**About this task:**
Give the count of lines in the records below that contain "slice", and say nothing more.

**Study material:**
=====

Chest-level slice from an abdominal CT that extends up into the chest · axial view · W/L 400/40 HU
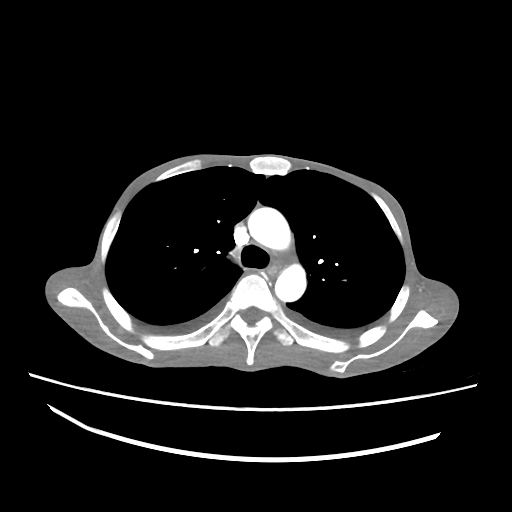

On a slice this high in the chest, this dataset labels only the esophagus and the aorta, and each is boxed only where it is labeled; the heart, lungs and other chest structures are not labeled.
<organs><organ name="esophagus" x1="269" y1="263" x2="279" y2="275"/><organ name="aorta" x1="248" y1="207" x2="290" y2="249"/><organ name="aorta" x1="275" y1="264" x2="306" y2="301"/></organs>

=====

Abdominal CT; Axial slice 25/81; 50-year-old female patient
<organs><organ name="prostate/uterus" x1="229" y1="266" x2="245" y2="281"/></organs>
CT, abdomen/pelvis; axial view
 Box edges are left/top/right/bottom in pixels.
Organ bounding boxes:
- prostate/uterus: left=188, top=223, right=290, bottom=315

=====

**Exercise result:**
3